» **To do**:
With pictures removed, the data below should be returned exactly.

Stored items
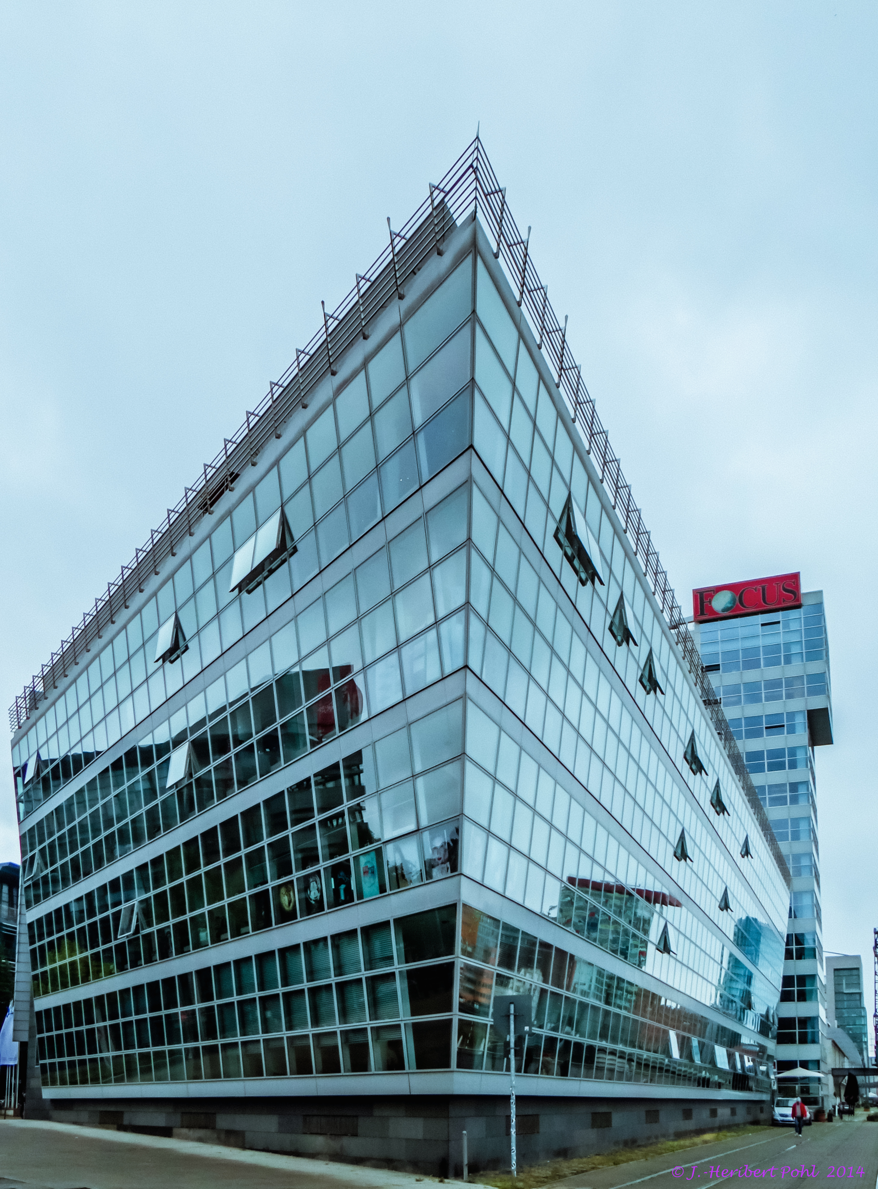 Düsseldorf, Medienhafen, Verlagsgebäude
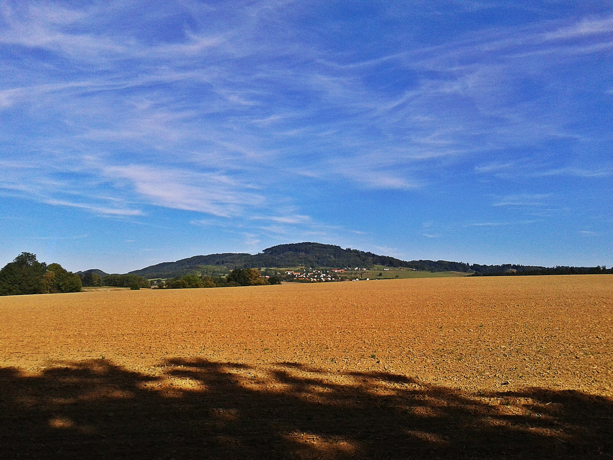 Petřkovice - Petřkovická Hůrka
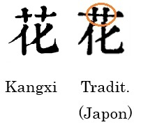 Variantes du sinogramme fleur (forme Kangxi, forme traditionnelle japonaise)
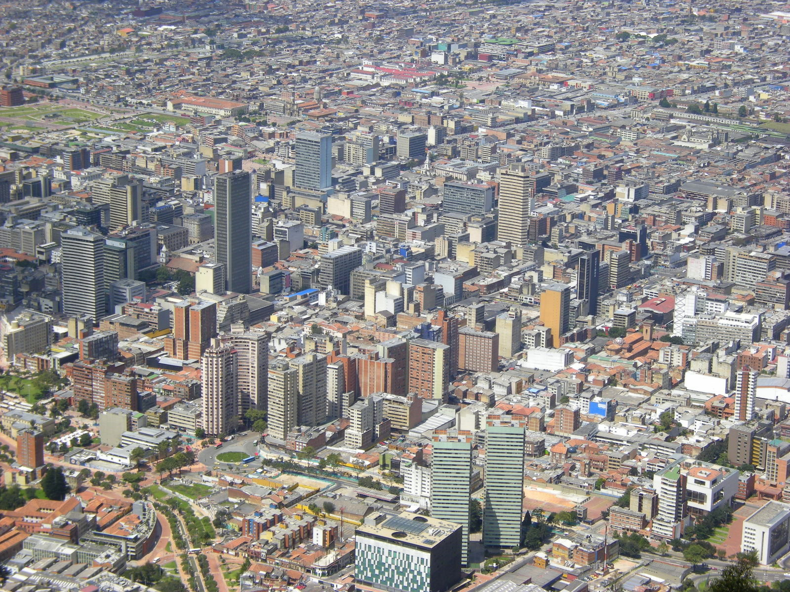 Vista del centro de Bogotá
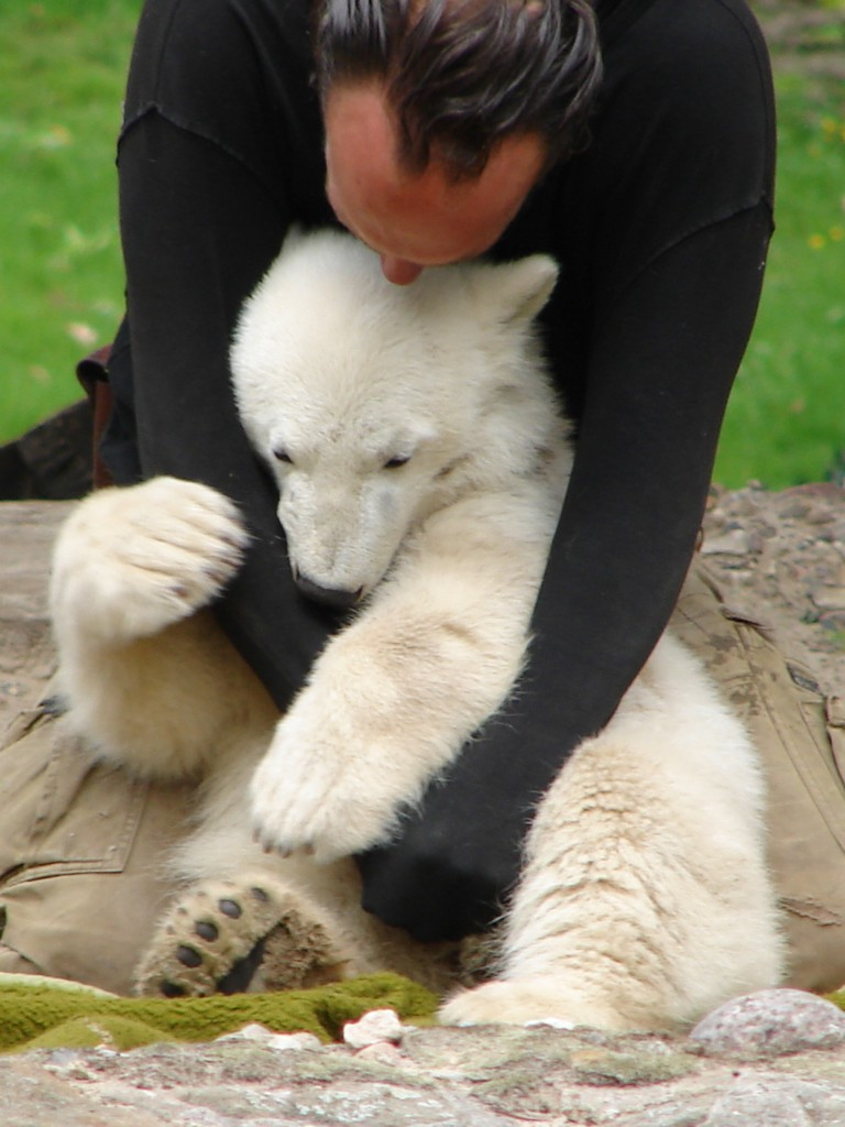 Eisbär Knut am 31. Mai 2007 im Zoologischen Garten Berlin
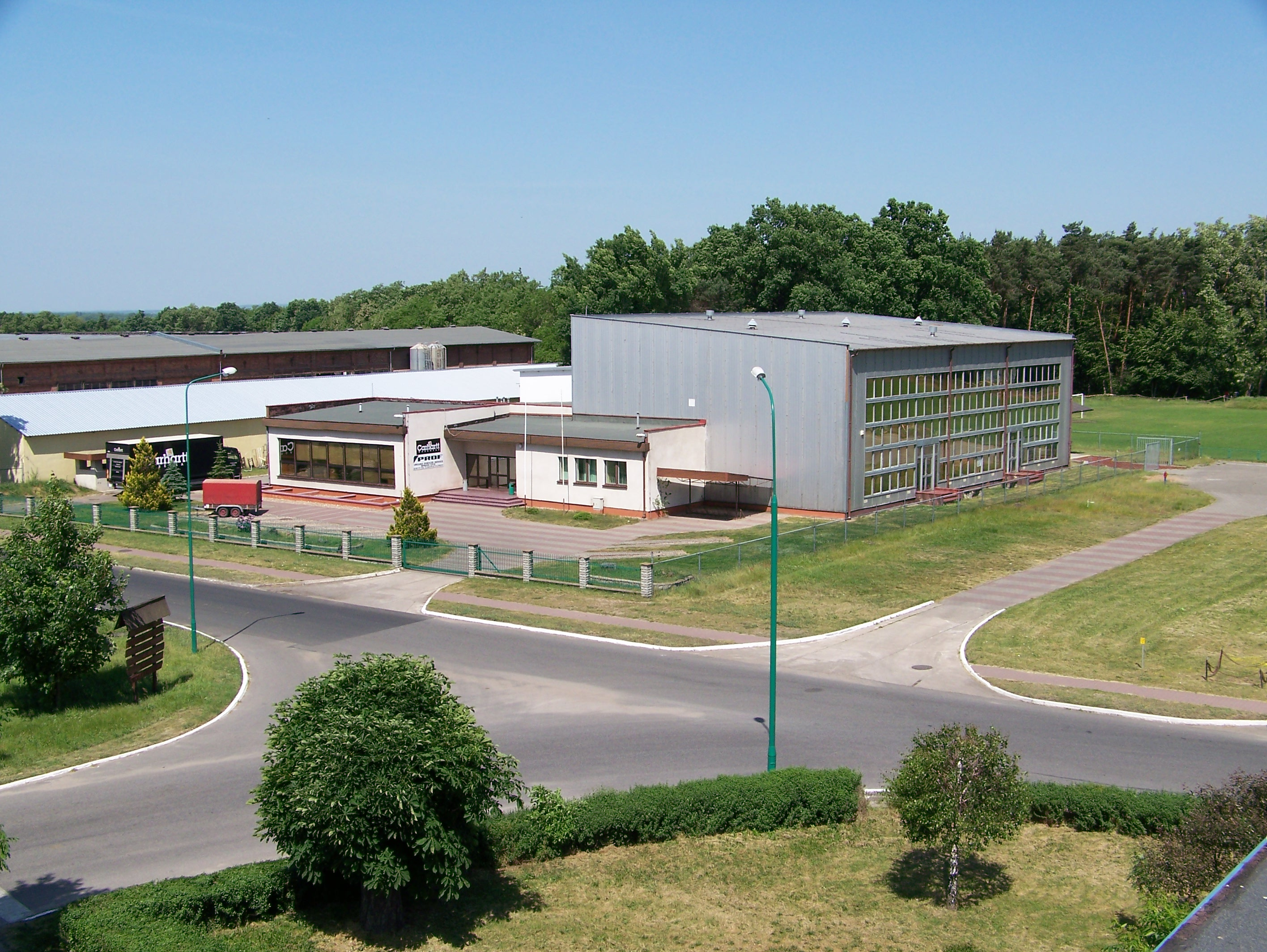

» **Response box**:
 Düsseldorf, Medienhafen, Verlagsgebäude
 Petřkovice - Petřkovická Hůrka
 Variantes du sinogramme fleur (forme Kangxi, forme traditionnelle japonaise)
 Vista del centro de Bogotá
 Eisbär Knut am 31. Mai 2007 im Zoologischen Garten Berlin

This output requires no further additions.